O Ministério da Saúde anunciou a suspensão temporária da vacinação contra a dengue com o imunizante desenvolvido pelo Instituto Butantan. A decisão foi adotada como medida de precaução após o registro de eventos adversos graves em pessoas que receberam a vacina, situação que agora será analisada por equipes técnicas e órgãos de vigilância sanitária.
Segundo informações divulgadas pela pasta, foram identificados 42 casos de reações severas temporalmente associadas à aplicação do imunizante. Entre essas ocorrências, houve registros de internações e duas mortes que estão sendo investigadas para determinar se existe relação direta com a vacina ou se os episódios foram provocados por outras condições de saúde dos pacientes.
A suspensão vale exclusivamente para a vacina contra a dengue produzida pelo Instituto Butantan. O imunizante Qdenga, fabricado pela farmacêutica Takeda e utilizado pelo Sistema Único de Saúde (SUS), continua sendo aplicado normalmente nos públicos contemplados pela campanha nacional de vacinação.
De acordo com o Ministério da Saúde, a medida não representa uma conclusão sobre a segurança da vacina brasileira, mas sim uma etapa necessária para aprofundar a investigação dos casos relatados. O ministro da Saúde, Alexandre Padilha, afirmou que a decisão busca garantir máxima segurança à população durante o processo de avaliação dos eventos registrados. A pasta também reiterou confiança na capacidade técnica e científica do Instituto Butantan.
Até o fim de maio, mais de 500 mil doses da vacina do Butantan haviam sido aplicadas em todo o país. Grande parte desse público era composta por profissionais da atenção primária à saúde, grupo escolhido para a estratégia inicial de vacinação adotada pelo governo federal após a incorporação do imunizante ao SUS no início deste ano.
Além da suspensão das novas aplicações, o Ministério orientou estados e municípios a monitorarem pessoas vacinadas recentemente, especialmente aquelas que receberam a dose nas últimas semanas.

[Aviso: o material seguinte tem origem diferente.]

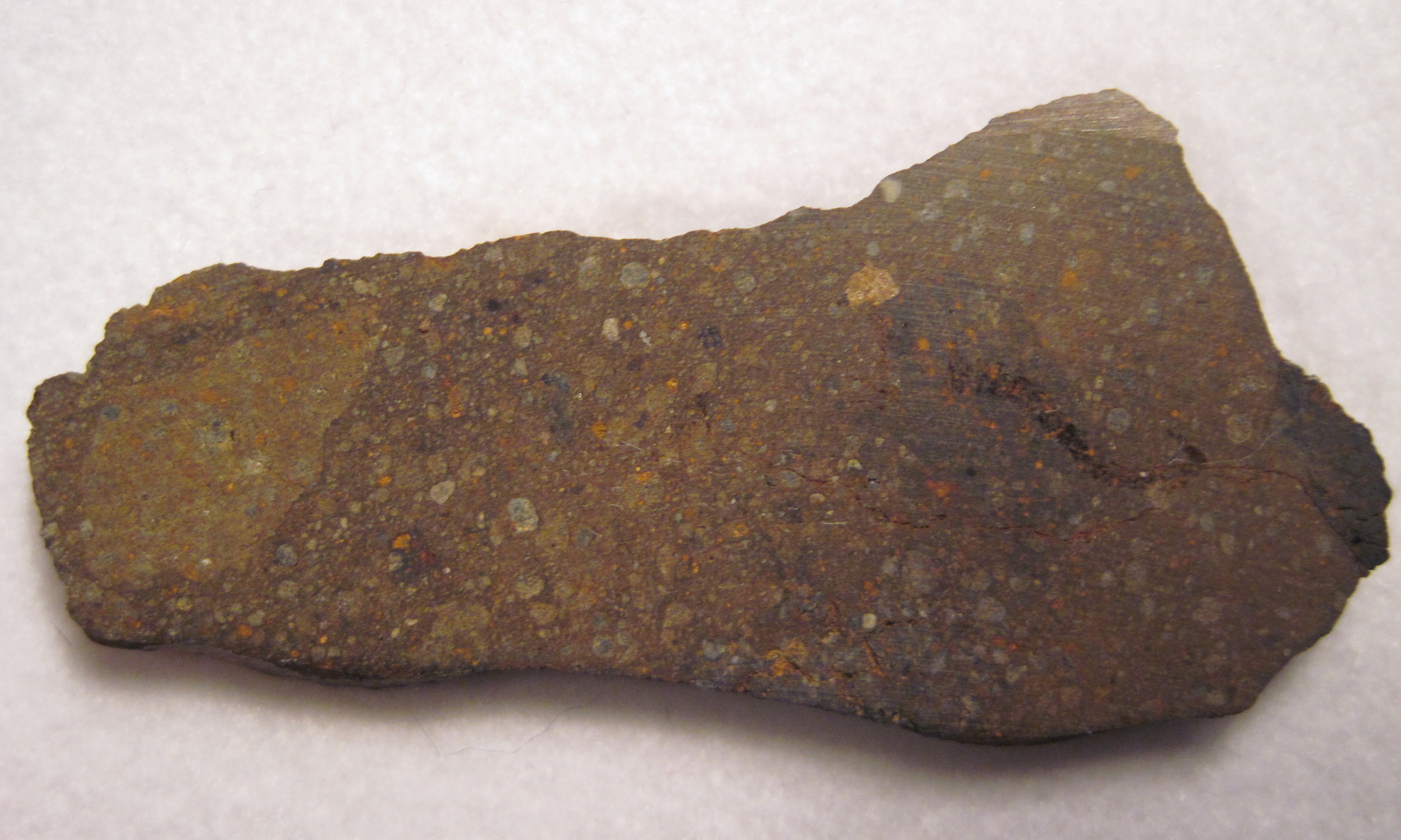 NWA 6394 R3.9 Rumurutiite

O objetivo é ampliar a coleta de informações e identificar rapidamente qualquer ocorrência que possa contribuir para as investigações em andamento.
A vacina do Instituto Butantan representa um marco para a ciência nacional por ser o primeiro imunizante contra a dengue desenvolvido e produzido integralmente por uma instituição brasileira. Registrada pela Agência Nacional de Vigilância Sanitária (Anvisa) no final de 2025, a vacina foi criada para oferecer proteção contra os quatro sorotipos do vírus da dengue em dose única.
As autoridades de saúde ressaltam que a interrupção é temporária e permanecerá vigente até a conclusão das análises técnicas. Os resultados da investigação deverão indicar se os eventos observados possuem relação causal com o imunizante ou se decorreram de fatores independentes da vacinação. Até lá, a recomendação é que a população acompanhe as orientações oficiais divulgadas pelos órgãos de saúde.